Blockchain in Real Estate Transactions
Have you heard the phrase “blockchain” and wondered what it was? You are not alone. ALTA’s Blockchain Workgroup has easy-to-understand answers to some of the most frequently asked questions from title professionals about blockchain and related technologies. Here’s a quick overview.
First, let’s define the term. A “blockchain” is a growing list of records, called blocks, that are linked using cryptography. Each block contains a cryptographic hash of the previous block, a timestamp, and transaction data. By design, a blockchain is resistant to modification of the data. It is “an open, distributed ledger that can record transactions between two parties efficiently and in a verifiable and permanent way”. For use as a distributed ledger, a blockchain is typically managed by a peer-to-peer network collectively adhering to a protocol for inter-node communication and validating new blocks. Once recorded, the data in any given block cannot be altered retroactively without the alteration of all subsequent blocks, which requires the consensus of the network majority.
How is blockchain better than a regular database?
Every change ever made to each record on the blockchain is recorded and, under today’s technology, cannot feasibly be erased. Even when a change is made, the change would be recorded but the older incorrect version of the record would always be available. This could allow property record information to be stored as machine-readable data rather than paper documents or image files of documents without sacrificing the security and certainty that those documents provide. Records stored on a blockchain as machine-readable data can be more easily searched, reviewed, and audited. Specifically, because automated systems can then be used to review records and identify items of interest such as a lien.
Are county clerks and registers moving to blockchain?
In May 2017, the office of Cook County Illinois’ Recorder of Deeds released an extensive report on the results of a pilot they had run.

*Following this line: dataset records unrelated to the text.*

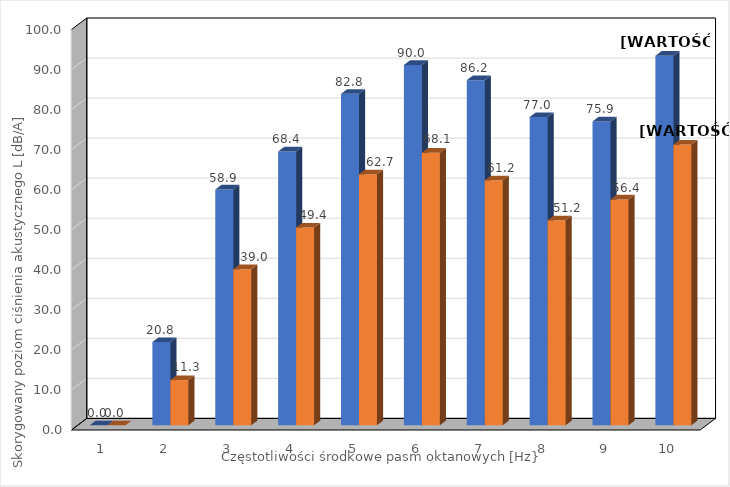
| Category | Series 0 | Series 1 |
|---|---|---|
| 0 | 0 | 0 |
| 1 | 20.8 | 11.3 |
| 2 | 58.9 | 39 |
| 3 | 68.4 | 49.4 |
| 4 | 82.8 | 62.7 |
| 5 | 90 | 68.1 |
| 6 | 86.2 | 61.2 |
| 7 | 77 | 51.2 |
| 8 | 75.9 | 56.4 |
| 9 | 92.315 | 70.128 |
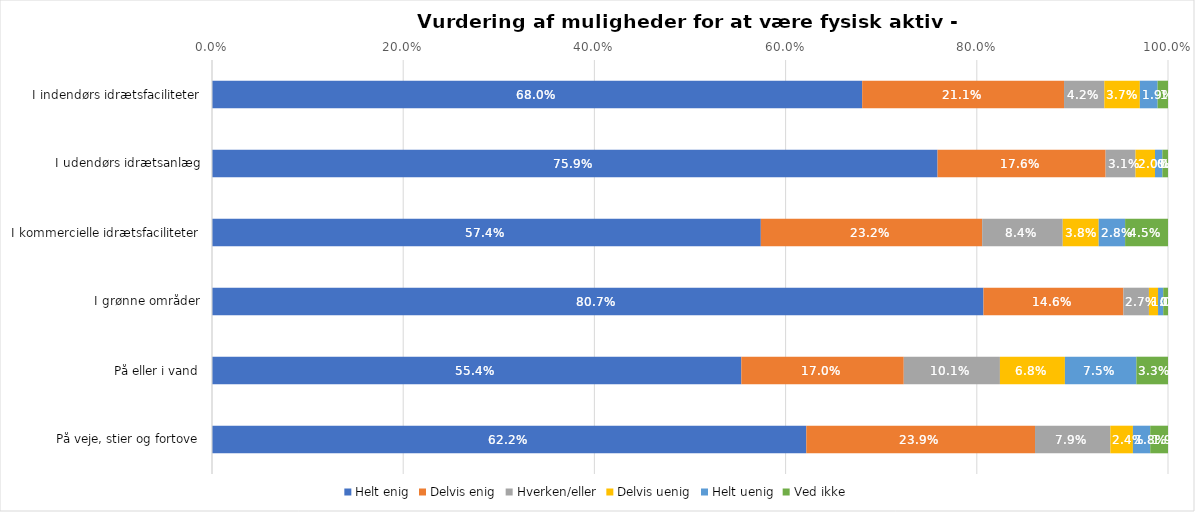
| Category | Helt enig | Delvis enig | Hverken/eller | Delvis uenig | Helt uenig | Ved ikke |
|---|---|---|---|---|---|---|
| I indendørs idrætsfaciliteter | 0.68 | 0.211 | 0.042 | 0.037 | 0.019 | 0.011 |
| I udendørs idrætsanlæg | 0.759 | 0.176 | 0.031 | 0.02 | 0.008 | 0.006 |
| I kommercielle idrætsfaciliteter | 0.574 | 0.232 | 0.084 | 0.038 | 0.028 | 0.045 |
| I grønne områder | 0.807 | 0.146 | 0.027 | 0.01 | 0.005 | 0.005 |
| På eller i vand | 0.554 | 0.17 | 0.101 | 0.068 | 0.075 | 0.033 |
| På veje, stier og fortove | 0.622 | 0.239 | 0.079 | 0.024 | 0.018 | 0.019 |

The pilot had used the distributed ledger technology (DLT), on which blockchain is based, to integrate with their existing digital database of land records.

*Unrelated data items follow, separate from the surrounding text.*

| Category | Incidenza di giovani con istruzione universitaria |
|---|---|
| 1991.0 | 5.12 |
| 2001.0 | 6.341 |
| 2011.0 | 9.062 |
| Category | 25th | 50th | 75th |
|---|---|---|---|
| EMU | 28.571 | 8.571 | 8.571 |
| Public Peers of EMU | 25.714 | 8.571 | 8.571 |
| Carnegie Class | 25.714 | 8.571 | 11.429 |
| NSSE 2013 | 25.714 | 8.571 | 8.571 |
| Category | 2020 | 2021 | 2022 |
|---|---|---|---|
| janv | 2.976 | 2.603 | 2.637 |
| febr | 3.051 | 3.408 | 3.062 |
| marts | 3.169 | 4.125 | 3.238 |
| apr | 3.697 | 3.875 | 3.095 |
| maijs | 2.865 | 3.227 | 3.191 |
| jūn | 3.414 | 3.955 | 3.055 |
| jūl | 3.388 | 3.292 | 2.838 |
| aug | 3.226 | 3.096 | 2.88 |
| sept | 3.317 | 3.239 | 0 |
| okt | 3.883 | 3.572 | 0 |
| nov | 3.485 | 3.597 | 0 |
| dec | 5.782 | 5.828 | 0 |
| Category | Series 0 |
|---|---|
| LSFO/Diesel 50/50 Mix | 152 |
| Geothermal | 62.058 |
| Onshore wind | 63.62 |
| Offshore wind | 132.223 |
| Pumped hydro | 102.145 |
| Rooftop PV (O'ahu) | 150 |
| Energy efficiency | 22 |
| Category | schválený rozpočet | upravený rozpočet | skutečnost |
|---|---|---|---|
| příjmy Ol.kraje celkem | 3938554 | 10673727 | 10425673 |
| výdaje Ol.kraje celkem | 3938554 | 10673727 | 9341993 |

Wyoming paved the way for more use of blockchain technology at its 2018 Legislative Budget Session. Teton County Wyoming and Medici Land Governance (MLG) have signed a Memorandum of Understanding (MoU) that will allow Medici Land Governance to work alongside the county clerk’s office to migrate its land records and property titles from an existing analog system to a blockchain-based system.

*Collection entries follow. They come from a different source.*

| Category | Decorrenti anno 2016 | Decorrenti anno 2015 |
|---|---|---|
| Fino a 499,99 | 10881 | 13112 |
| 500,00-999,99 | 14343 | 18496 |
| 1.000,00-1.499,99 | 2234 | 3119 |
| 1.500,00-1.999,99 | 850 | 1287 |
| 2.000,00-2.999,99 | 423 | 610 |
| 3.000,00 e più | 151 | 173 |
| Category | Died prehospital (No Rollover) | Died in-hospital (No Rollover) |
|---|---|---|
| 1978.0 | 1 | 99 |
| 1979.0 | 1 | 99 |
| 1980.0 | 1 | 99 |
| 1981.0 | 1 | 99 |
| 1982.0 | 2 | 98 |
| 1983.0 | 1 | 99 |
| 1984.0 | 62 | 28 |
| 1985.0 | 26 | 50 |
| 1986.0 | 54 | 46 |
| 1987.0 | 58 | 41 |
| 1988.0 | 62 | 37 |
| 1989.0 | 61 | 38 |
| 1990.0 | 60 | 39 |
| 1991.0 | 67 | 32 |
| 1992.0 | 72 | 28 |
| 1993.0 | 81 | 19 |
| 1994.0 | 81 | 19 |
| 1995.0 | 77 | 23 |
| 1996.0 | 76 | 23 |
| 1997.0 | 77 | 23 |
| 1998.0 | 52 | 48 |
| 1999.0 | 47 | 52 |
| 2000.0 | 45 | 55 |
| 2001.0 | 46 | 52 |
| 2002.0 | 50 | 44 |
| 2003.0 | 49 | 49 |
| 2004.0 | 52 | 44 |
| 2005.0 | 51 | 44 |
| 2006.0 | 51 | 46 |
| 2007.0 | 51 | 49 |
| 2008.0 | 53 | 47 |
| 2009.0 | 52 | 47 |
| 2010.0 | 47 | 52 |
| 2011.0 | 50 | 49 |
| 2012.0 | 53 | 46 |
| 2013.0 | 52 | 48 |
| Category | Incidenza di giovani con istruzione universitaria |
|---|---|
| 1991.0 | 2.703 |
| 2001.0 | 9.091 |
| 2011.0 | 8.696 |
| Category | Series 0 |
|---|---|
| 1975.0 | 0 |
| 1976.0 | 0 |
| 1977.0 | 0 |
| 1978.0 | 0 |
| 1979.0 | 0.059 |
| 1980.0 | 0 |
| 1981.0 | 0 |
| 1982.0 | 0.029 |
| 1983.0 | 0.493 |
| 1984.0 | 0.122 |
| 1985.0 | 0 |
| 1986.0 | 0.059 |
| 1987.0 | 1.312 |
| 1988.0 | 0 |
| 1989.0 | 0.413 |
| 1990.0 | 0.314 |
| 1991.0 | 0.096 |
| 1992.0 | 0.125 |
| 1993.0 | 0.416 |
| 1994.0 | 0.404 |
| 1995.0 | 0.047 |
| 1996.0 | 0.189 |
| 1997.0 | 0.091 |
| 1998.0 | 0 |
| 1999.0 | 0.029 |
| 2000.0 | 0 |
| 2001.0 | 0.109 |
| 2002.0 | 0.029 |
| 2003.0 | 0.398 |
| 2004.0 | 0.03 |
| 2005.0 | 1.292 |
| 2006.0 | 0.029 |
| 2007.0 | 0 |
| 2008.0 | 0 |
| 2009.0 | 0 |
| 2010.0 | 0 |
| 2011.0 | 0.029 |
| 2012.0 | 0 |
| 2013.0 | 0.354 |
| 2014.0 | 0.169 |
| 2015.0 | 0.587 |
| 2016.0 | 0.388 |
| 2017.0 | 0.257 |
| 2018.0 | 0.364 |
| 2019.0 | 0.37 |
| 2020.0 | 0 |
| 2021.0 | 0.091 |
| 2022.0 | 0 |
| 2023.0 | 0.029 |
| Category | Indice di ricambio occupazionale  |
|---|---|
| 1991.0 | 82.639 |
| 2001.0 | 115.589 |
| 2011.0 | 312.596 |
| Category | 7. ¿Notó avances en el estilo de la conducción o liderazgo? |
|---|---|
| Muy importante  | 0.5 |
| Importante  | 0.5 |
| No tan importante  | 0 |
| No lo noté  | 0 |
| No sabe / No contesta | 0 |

On August 28, 2018, Vermont Governor Phil Scott ceremonially signed into law bill S.269 (Act 205), legislation supporting the development of blockchain businesses in Vermont. The law mandates the review of blockchain technology usage for the recording of land records and other public records.
Can cryptocurrency be used to close a transaction?
There are certainly some regulatory and compliance challenges to transacting real estate deals in cryptocurrency. However, closing a real estate transaction using cryptocurrency is not fundamentally too different from how real estate transactions are carried out with cash or any other asset. In fact, it’s already happened. In 2014, a 1.4-acre property in Lake Tahoe was sold for 2,739 bitcoins, at that time valued at $1.6 million.
When will I need to start dealing with Blockchain and what areas of my business might be impacted?
The use of blockchain is still in its early stages. It will take time for this technology to become widely adopted and it won’t happen overnight.